DOI: 10.7717/peerjcs.783/table-8

The classification tasks of ImageNetTE and ImageNetWoof prove that PlaneNet model has a relatively good classification performance in each segment. To further verify the generalization ability of our model, we finally used the ILSVRC2012 (Russakovsky et al., 2015) dataset to conduct the verification experiment of the classification task. ILSVRC2012, which was created by Professor Feifei Li of Stanford University, is the computer vision dataset for the ImageNet2012 competition. It has 10, 000 categories of images and 14, 197, 122 images. Due to a large amount of data in the ILSVRC2012 data set, we did not choose the commonly used graphics card resources of personal computers or the CPU resources of simulated mobile devices for this experiment. In this experiment, we used the computer resources of 4 ×NVIDIA Tesla V100s for training. We set the batch size to 512, and we chose the same settings as above for the other experimental settings. The experimental results are shown in Table 9.

Table 9:

Performance of various mainstream models in semantic segmentation.
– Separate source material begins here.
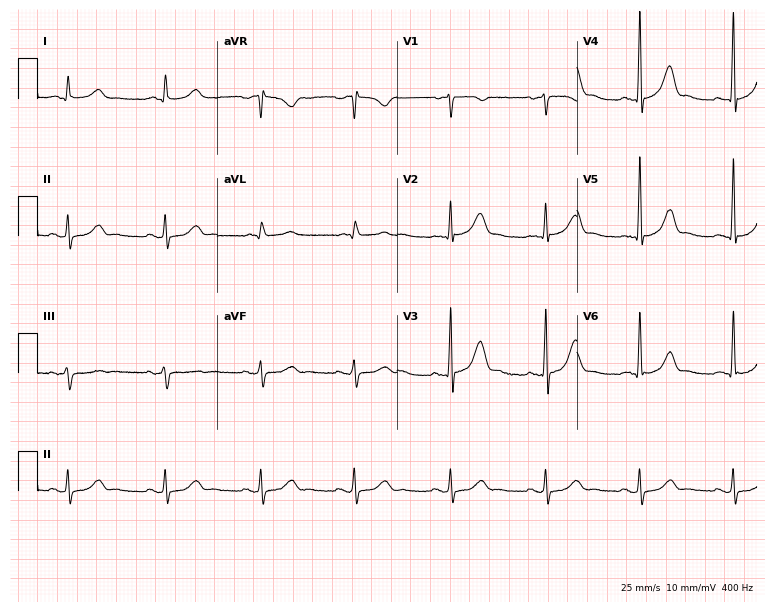
12-lead ECG from a 61-year-old female patient. Labelled as a normal ECG.
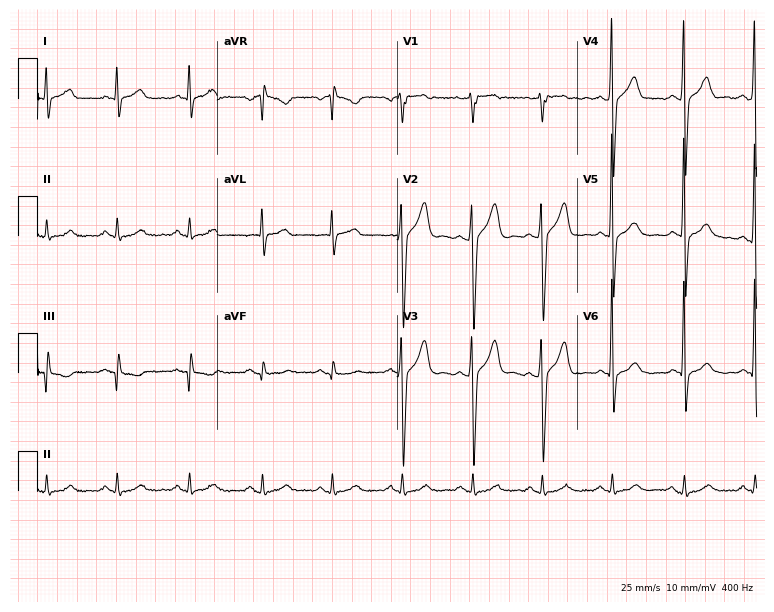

Acc. represents the accuracy of the model on the ILSVRC2012 datasets.

Model	Acc. (%)	Params (M)	Madds (M)
PlaneNet 0.4×	67.23	0.2	40
MobileNetV1 0.25×	50.91	0.5	41
MobileNetV3-small 0.75×	64.92	2.4	44
MobileNetV2 0.35×	61.07	1.7	59
MobileNetV3-small 1.0×	67.45	2.9	66
PlaneNet 1.0×	73.26	0.5	111
MobileNetV2 0.6×	65.31	2.2	141
GhostNet 1.0×	72.97	5.2	141
ShuffleNetV2 1.0× (g = 3)	68.94	2.3	146
MobileNetV1 0.5×	64.21	1.3	149
PlaneNet 1.4×	75.12	0.9	195
MobileNetv3-large 1.0 ×	74.84	5.4	219
MobileNetV2 1.0×	72.12	3.4	300
MnasNet 1.0×	75.05	4.2	317
MobileNetV1 0.75×	66.93	2.6	325

DOI: 10.7717/peerjcs.783/table-9

The experimental results show that our PlaneNet model has been benchmarked on a large scale on the ILSCRC2012 dataset, and our model has excellent performance under each Madds segment with an accuracy slightly lower than that of MobileNetV3-Small only in the 40-60M stage. However, both the numbers of model parameters and Madds are much lower than those of MobileNetV3-Small. In the other stages, our model can achieve the optimal effect in terms of accuracy and the number of parameters and Madds.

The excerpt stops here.